**Data provided:**
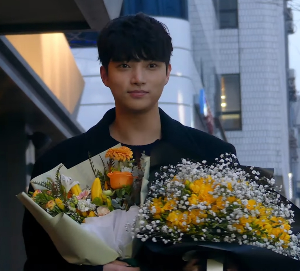 2019년 2월 22일 열린 황후의품격 종방연에 참석한 오승윤
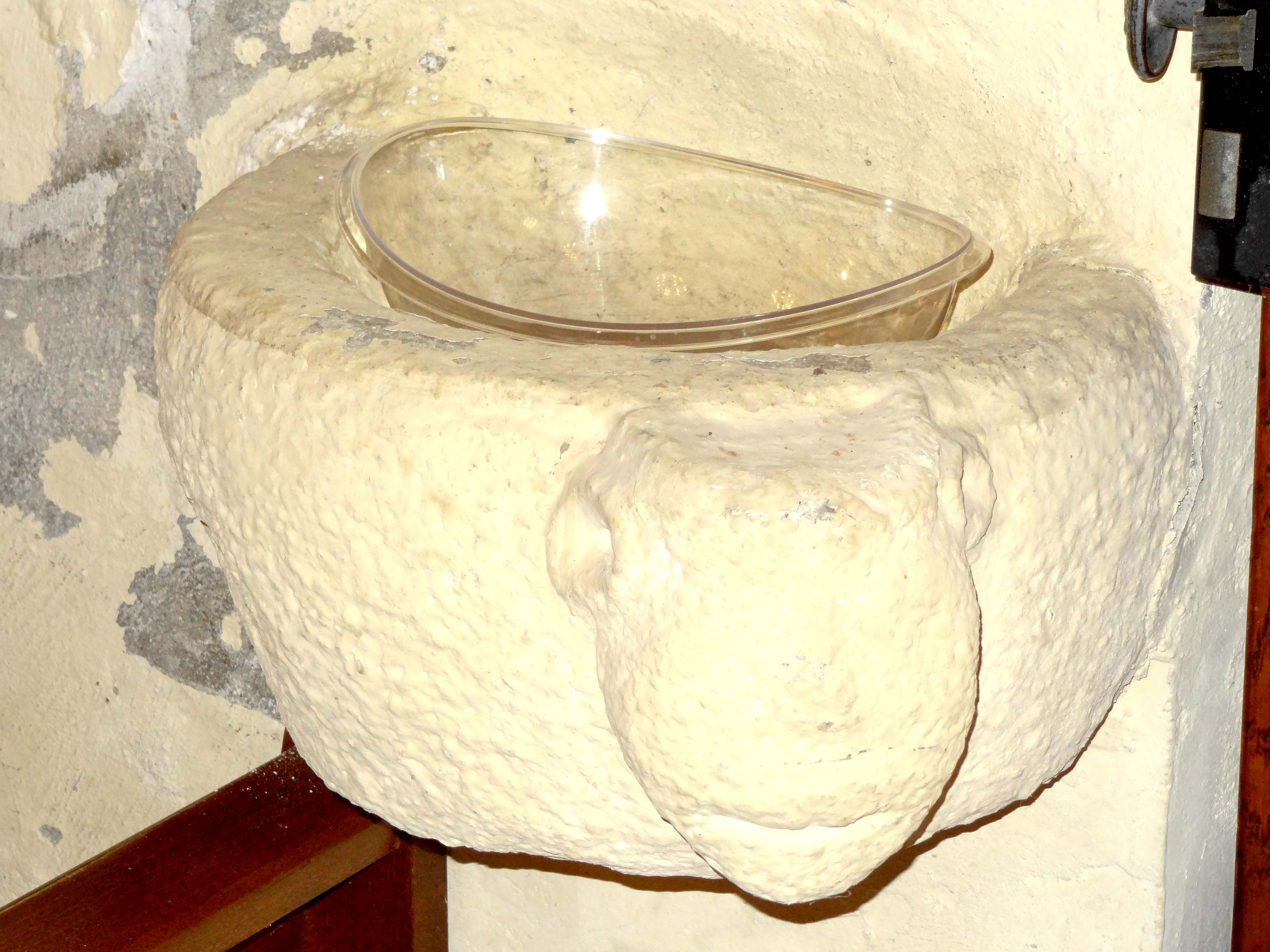 Mobilier de l'église - voir titre.
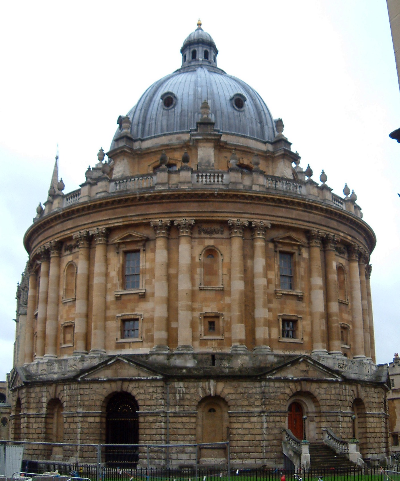 Oxford, ANGLETERRE, ROYAUME-UNI.
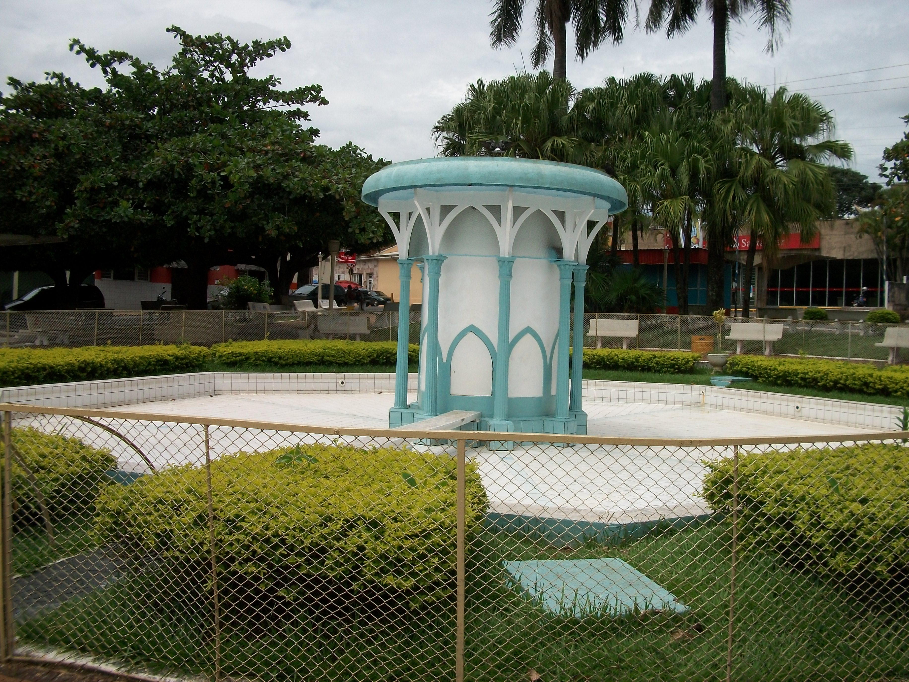 Fonte luminosa localizada na Praça da República, no centro da cidade de São Simão, interioir paulista; fevereiro de 2010.
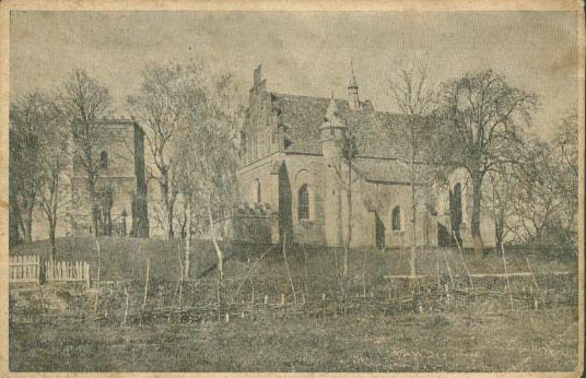 Felsztyn

**Task goal:** Without including any pictures, print all of the material exactly as given.

**Task output:**
 2019년 2월 22일 열린 황후의품격 종방연에 참석한 오승윤
 Mobilier de l'église - voir titre.
 Oxford, ANGLETERRE, ROYAUME-UNI.
 Fonte luminosa localizada na Praça da República, no centro da cidade de São Simão, interioir paulista; fevereiro de 2010.
 Felsztyn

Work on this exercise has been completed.